You can delete your data in several ways:

• Disconnect LinkedIn: Go to Settings → Social Connections → Disconnect
• Delete content: Use the delete button on any persona, document, or generated content
• Delete account: Go to Settings → Account → Delete Account
• Request deletion: Email us at privacy@tonemark.ai

11. Cookies and Tracking

We use the following cookies and tracking technologies:

• Essential cookies: Required for authentication and security
• Analytics (Vercel Analytics): Anonymous usage statistics
• Customer support (Crisp): Live chat functionality

We do not use advertising cookies or sell data to advertisers.

12. Security

We protect your data with:

• Encryption in transit (HTTPS/TLS)
• Encryption at rest (AES-256 for sensitive data like OAuth tokens)
• Secure authentication (Firebase Auth with Google Sign-In)
• Regular security audits
• Access controls and audit logging

13. California Privacy Rights (CCPA)

If you are a California resident, you have additional rights under the California Consumer Privacy Act (CCPA):

• Right to know: Request information about what personal data we collect and how we use it
• Right to delete: Request deletion of your personal data
• Right to opt-out: Opt out of the sale of your personal data
• Right to non-discrimination: We will not discriminate against you for exercising your rights

We do not sell your personal data. We do not share your personal information with third parties for their direct marketing purposes. We do not use your data for targeted advertising.
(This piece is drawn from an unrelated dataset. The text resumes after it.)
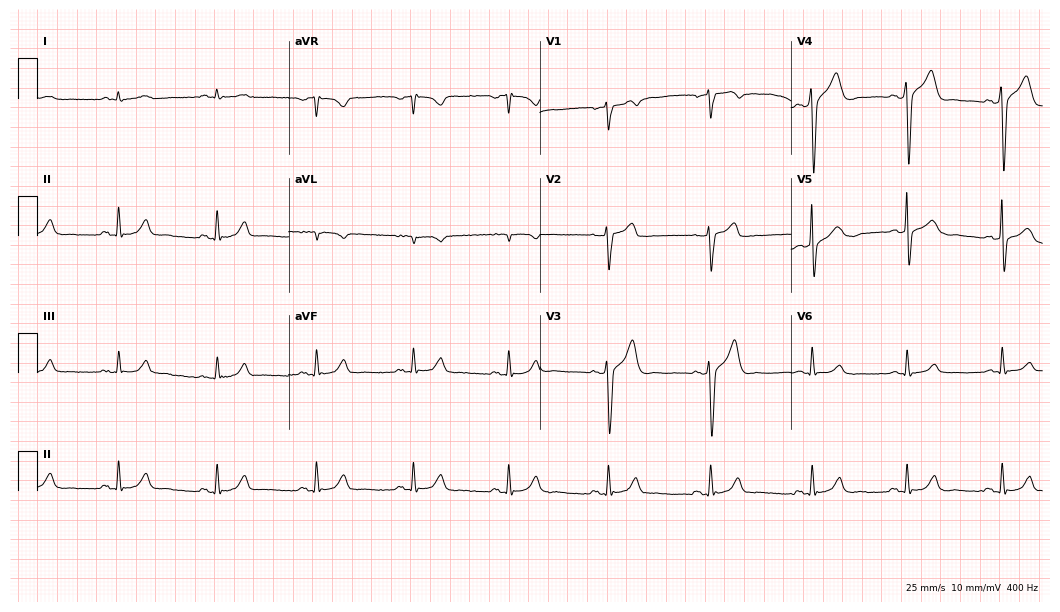
Standard 12-lead ECG recorded from a 76-year-old man. None of these six findings is recorded: first-degree AV block, right bundle branch block, left bundle branch block, sinus bradycardia, atrial fibrillation, sinus tachycardia.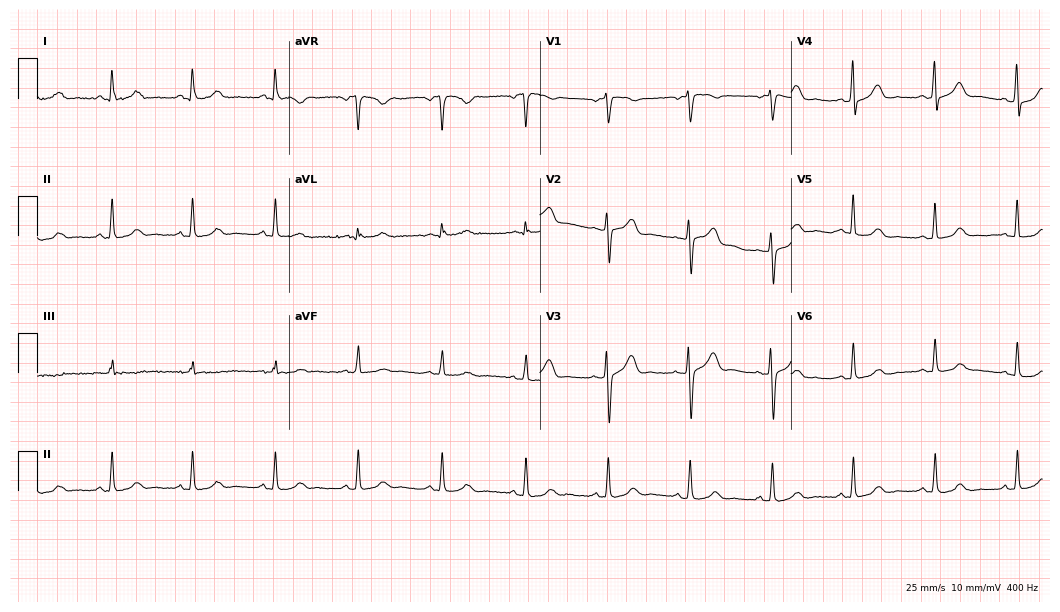
Standard 12-lead ECG recorded from a female patient, 60 years old. Read as a normal ECG.

To exercise your California privacy rights, contact us at privacy@tonemark.ai.

14. Children's Privacy

Tonemark is not intended for users under 16 years of age. We do not knowingly collect personal data from children. If you believe a child has provided us with personal data, please contact us.

15. Changes to This Policy

We may update this Privacy Policy from time to time. We will notify you of significant changes by:

• Posting the new policy on this page
• Updating the "Last updated" date
• Sending an email notification for material changes

16. Contact Us

For questions about this Privacy Policy or to exercise your rights, contact us at:

You also have the right to lodge a complaint with your local data protection authority. In Poland, this is the President of the Personal Data Protection Office (UODO).